Fri | May 8, 2026

UNITED NATION - Palestinians: Israel trying to impose settlement

Published:Thursday | July 22, 2010 | 12:00 AM

AP:

The Palestinian United Nations (UN) envoy accused Israel yesterday of talking peace while carrying out "illegal schemes" to impose the settlement it wants before negotiations start on a peace agreement.

Riyad Mansour told the UN Security Council the actions, including settlement construction and demolition of Palestinian homes in East Jerusalem, more than 900 military incursions in the West Bank and the arrest of more than 380 Palestinians in the last two months, are seriously hampering progress in indirect talks with Israel mediated by the United States.

He said the Security Council and the Quartet of Mideast peacemakers - the UN, the United States (US), the European Union and Russia - must stop appeasing Israel and consider collective actions to make the Jewish state comply with its international obligations and salvage a two-state solution "within an accelerated timeframe".

Israel's UN Ambassador Gabriela Shalev reiterated that it was time to move from indirect talks to direct negotiations with the Palestinians with no preconditions and no delays, saying this is "the only path to bridge the existing gaps" between the two sides.

She stressed that Israeli recognition of a Palestinian state must be met with an acknowledgement of Israel's right to exist as the homeland for the Jewish people, which the Palestinians refuse to do because they want a right of return for Palestinian refugees.

Mutual recognition

"Through such mutual recognition, we can take tangible steps towards promoting coexistence, eliminating incitement and combating terrorism" and make "courageous decisions ... for the sake of peace," Shalev said.

Mansour reiterated the Palestinian position that a total settlement freeze is essential before direct negotiations start, and he accused Israel of refusing to adhere to past commitments including those it agreed to at the Mideast summit in Annapolis, Maryland, in November 2007 which was supposed to relaunch negotiations and end in a peace agreement by the end of 2008.
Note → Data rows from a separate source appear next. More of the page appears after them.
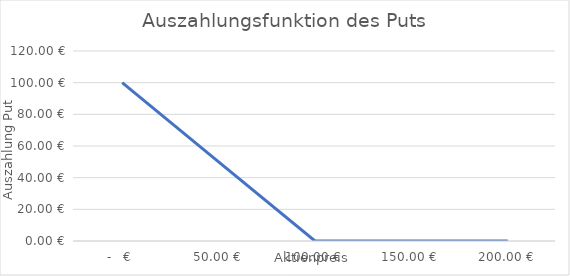
| Category | P(1) |
|---|---|
| 0.0 | 100 |
| 50.0 | 50 |
| 100.0 | 0 |
| 150.0 | 0 |
| 200.0 | 0 |
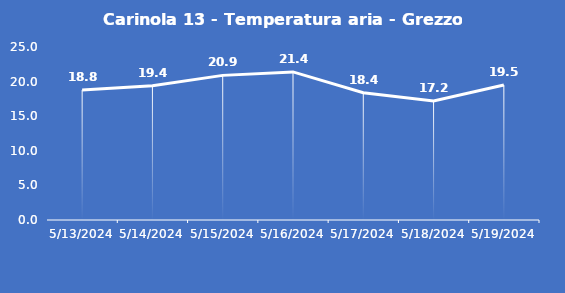
| Category | Carinola 13 - Temperatura aria - Grezzo (°C) |
|---|---|
| 5/13/24 | 18.8 |
| 5/14/24 | 19.4 |
| 5/15/24 | 20.9 |
| 5/16/24 | 21.4 |
| 5/17/24 | 18.4 |
| 5/18/24 | 17.2 |
| 5/19/24 | 19.5 |
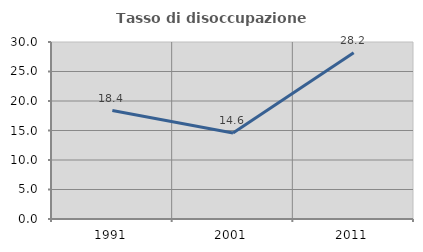
| Category | Tasso di disoccupazione giovanile  |
|---|---|
| 1991.0 | 18.373 |
| 2001.0 | 14.563 |
| 2011.0 | 28.191 |
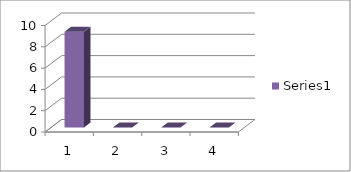
| Category | Series 0 |
|---|---|
| 0 | 9 |
| 1 | 0 |
| 2 | 0 |
| 3 | 0 |
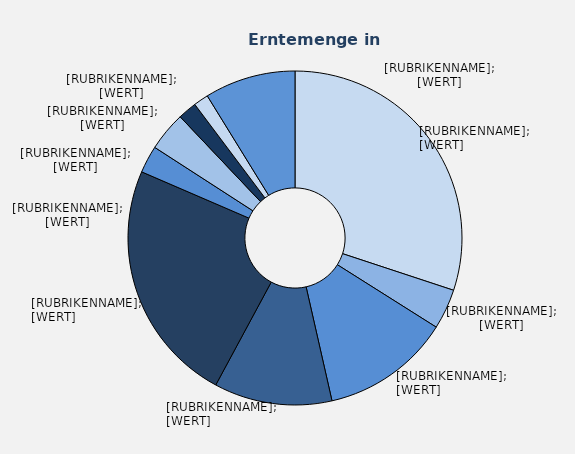
| Category | Series 1 |
|---|---|
| Elstar | 157848 |
| Jonagold | 20438 |
| Jonagored | 65527 |
| Braeburn | 59983 |
| Jonaprince | 123956 |
| Boskoop | 13900 |
| Holsteiner Cox | 19941 |
| Topaz | 9597 |
| Wellant | 7586 |
| Sonstige | 46182 |
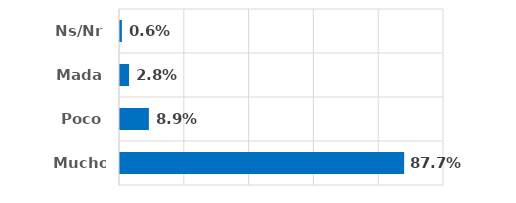
| Category | Series 0 |
|---|---|
| Mucho | 0.877 |
| Poco | 0.089 |
| Mada | 0.028 |
| Ns/Nr | 0.006 |
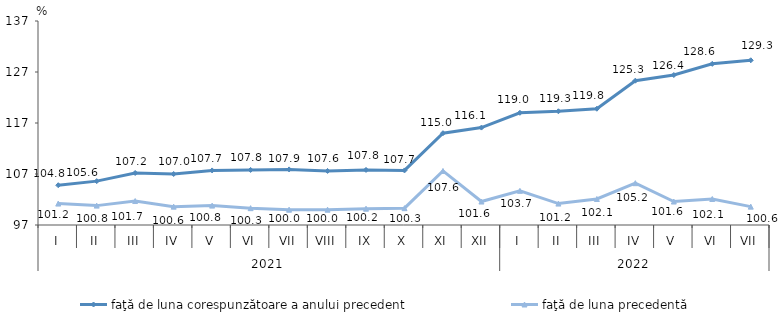
| Category | faţă de luna corespunzătoare a anului precedent | faţă de luna precedentă   |
|---|---|---|
| 0 | 104.8 | 101.2 |
| 1 | 105.6 | 100.8 |
| 2 | 107.2 | 101.7 |
| 3 | 107 | 100.6 |
| 4 | 107.7 | 100.8 |
| 5 | 107.8 | 100.3 |
| 6 | 107.9 | 100 |
| 7 | 107.6 | 100 |
| 8 | 107.8 | 100.2 |
| 9 | 107.7 | 100.3 |
| 10 | 115 | 107.6 |
| 11 | 116.1 | 101.6 |
| 12 | 119 | 103.7 |
| 13 | 119.3 | 101.2 |
| 14 | 119.8 | 102.1 |
| 15 | 125.3 | 105.2 |
| 16 | 126.4 | 101.6 |
| 17 | 128.6 | 102.1 |
| 18 | 129.3 | 100.6 |
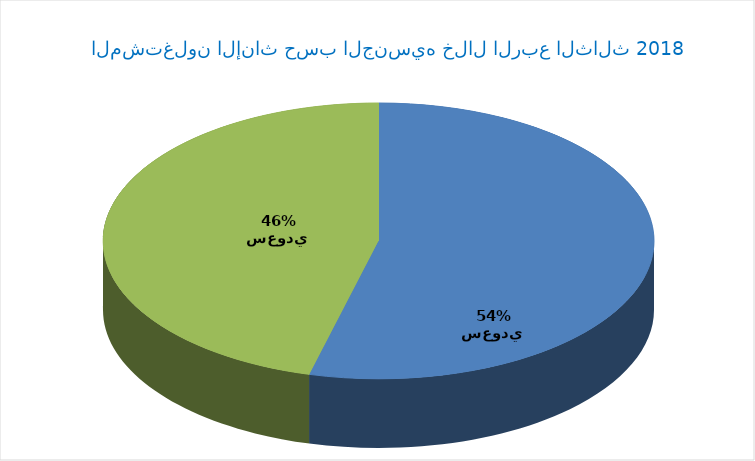
| Category | Series 0 |
|---|---|
| سعودي   | 166848 |
| غير سعودي  | 141918 |

Israeli-Palestinian talks ended in late 2008 without agreement on an Israeli proposal for a Palestinian state that would comprise Gaza, about 95 per cent of the West Bank and parts of Jerusalem, with exchanges of land to make up the difference and a corridor through Israel linking the two territories. Israel also agreed to take in some refugees, but not the millions that the Palestinians count.

US deputy ambassador Brooke Anderson said the gaps between Israel and the Palestinians had narrowed during indirect talks over the past two months mediated by US special envoy George Mitchell and she called for direct talks "as soon as possible" to further narrow the differences.